Sometimes these measures can be averaged for members of different groups, as in John Mowbray’s analysis of the ‘bridge’-ness of members of different political camps in the 1980s.

These diagrams on the Kumu blog illustrate different stages in a network’s development, but also different types of network ‘shape’

A network graph can also be used to tell a story about the type of network you are dealing with. A ‘hub and spoke’ network centralises power or influence around a small number of nodes, for example, whereas a ‘multi-hub’ network is more decentralised.

From looking at a network we can identify what clusters (“cliques”) exist and how they relate to each other: the Newsnight video above, for example, first shows how clusters have formed based on politics but also how close they are to — or far from — each other.

Crowds in network analysis can take all sorts of shape: research in the field can provide a useful guide.

Bear in mind that the sample for the network analysis can have a big influence on its shape: if you started from one person then it should be no surprise that they are very central in the network graph that is produced.

Tools for doing network analysis

Kumu network gif

Example of a network drawn using Kumu, from my post on using empathy as an investigative tool

There are a growing number of network analysis tools to get started with this.
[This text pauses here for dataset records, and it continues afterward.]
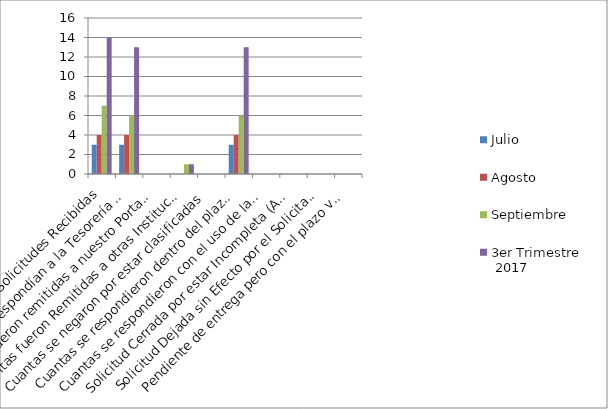
| Category | Julio | Agosto | Septiembre | 3er Trimestre
 2017 |
|---|---|---|---|---|
| Total de Solicitudes Recibidas | 3 | 4 | 7 | 14 |
| Cuantas le correspondían a la Tesorería Nacional | 3 | 4 | 6 | 13 |
| Cuantas fueron remitidas a nuestro Portal Web | 0 | 0 | 0 | 0 |
| Cuantas fueron Remitidas a otras Instituciones | 0 | 0 | 1 | 1 |
| Cuantas se negaron por estar clasificadas | 0 | 0 | 0 | 0 |
| Cuantas se respondieron dentro del plazo de los 15 días laborables | 3 | 4 | 6 | 13 |
| Cuantas se respondieron con el uso de la prórroga de 10 días | 0 | 0 | 0 | 0 |
| Solicitud Cerrada por estar Incompleta (Art. 17,Reglamento 130-05) | 0 | 0 | 0 | 0 |
| Solicitud Dejada sin Efecto por el Solicitante | 0 | 0 | 0 | 0 |
| Pendiente de entrega pero con el plazo vigente | 0 | 0 | 0 | 0 |

At the simpler end, Kumu allows you to manually draw a network and its connections, and the tool will store the data created along the way (which can be used in other network analysis tools). It’s useful for mapping systems — as detailed in this post — but lacks some of the functionality of other tools.
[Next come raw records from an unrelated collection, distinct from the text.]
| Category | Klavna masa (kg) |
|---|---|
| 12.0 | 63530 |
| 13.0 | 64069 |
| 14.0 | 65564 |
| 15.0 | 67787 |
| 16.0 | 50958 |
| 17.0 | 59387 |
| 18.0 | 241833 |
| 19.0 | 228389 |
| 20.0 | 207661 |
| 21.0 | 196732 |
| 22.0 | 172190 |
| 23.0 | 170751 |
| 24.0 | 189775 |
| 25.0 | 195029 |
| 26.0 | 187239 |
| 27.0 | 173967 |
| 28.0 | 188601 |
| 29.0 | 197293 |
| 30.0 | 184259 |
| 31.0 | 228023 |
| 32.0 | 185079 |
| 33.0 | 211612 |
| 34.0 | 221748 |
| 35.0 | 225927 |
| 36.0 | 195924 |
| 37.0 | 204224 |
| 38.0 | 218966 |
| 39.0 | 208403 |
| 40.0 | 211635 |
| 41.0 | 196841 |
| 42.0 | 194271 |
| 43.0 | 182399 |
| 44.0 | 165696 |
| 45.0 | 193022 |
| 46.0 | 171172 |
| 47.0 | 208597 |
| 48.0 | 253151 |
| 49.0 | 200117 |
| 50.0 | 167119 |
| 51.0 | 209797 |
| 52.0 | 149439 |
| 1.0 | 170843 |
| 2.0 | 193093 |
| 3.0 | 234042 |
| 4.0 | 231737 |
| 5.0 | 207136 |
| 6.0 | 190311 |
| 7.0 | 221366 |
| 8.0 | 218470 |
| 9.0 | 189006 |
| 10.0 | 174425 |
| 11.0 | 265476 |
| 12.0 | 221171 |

Flourish includes network graphs in its data visualisation options and is also worth starting with in order to get to grips with the dynamics and shape of the data involved. It even has a VR network visualisation template.
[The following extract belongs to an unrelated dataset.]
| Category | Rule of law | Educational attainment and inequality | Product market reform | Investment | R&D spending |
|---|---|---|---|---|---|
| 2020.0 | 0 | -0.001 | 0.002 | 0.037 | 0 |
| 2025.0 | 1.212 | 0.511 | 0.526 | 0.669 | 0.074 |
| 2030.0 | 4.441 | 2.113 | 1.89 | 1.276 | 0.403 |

Gephi is one of the oldest and most powerful tools in the field — but also one of the more complex to use, and less visually attractive in its results. Peter Aldous’s NICAR workshop can help you get started.

NodeXL is a package for Excel that allows it to do network analysis (Peter’s NICAR workshop (PDF) on that is here). It’s not as pretty as Flourish, but more powerful.

Neo4j is another very powerful tool that has been used by the International Consortium of Investigative Journalists (ICIJ) in the Panama Papers and Swiss Leaks stories. It takes some setting up but is especially useful when dealing with large datasets. You can read a tutorial aimed at journalists here.

If you are comfortable with coding then it might also be worth exploring network analysis libraries/packages: Python has NetworkX; R has qgraph and networkD3; JavaScript has Sigma and D3.

Showing the results

This Bloomberg story visualises the strength of relationships between different professions without using a network graph

The visual output of the tools above varies — but in most cases you can export the data from the network analysis stage (typically as two sheets: one for nodes and one for connections) and import it into a separate tool to visualise.

Flourish and Kumu, for example, will present better-looking graphs, offer additional customisation, and interactivity for users.

A well edited or narrated chart can also emphasise the story angle you want to focus on, as this Guardian example shows:

But network graphs are also only one way of visualising the data. Chord diagrams can also be used to show connections and relationships.

This chord diagram shows connections between different companies in a sector (view original article to see interactive version)

Sankey diagrams are another option, typically used to show a flow: for example money or people from one organisation or place to another.

Obviously none of these visualisations are as intuitive as a simple bar chart or pie chart for the typical reader, and for that reason they tend to be more exploratory, with the story inviting users to explore the visualisation rather than using the visualisation to embellish the story.

And sometimes — like Reuters’s Connected China, or Channel 4’s 2009 project Who Knows Who — the output is a whole editorial product in itself.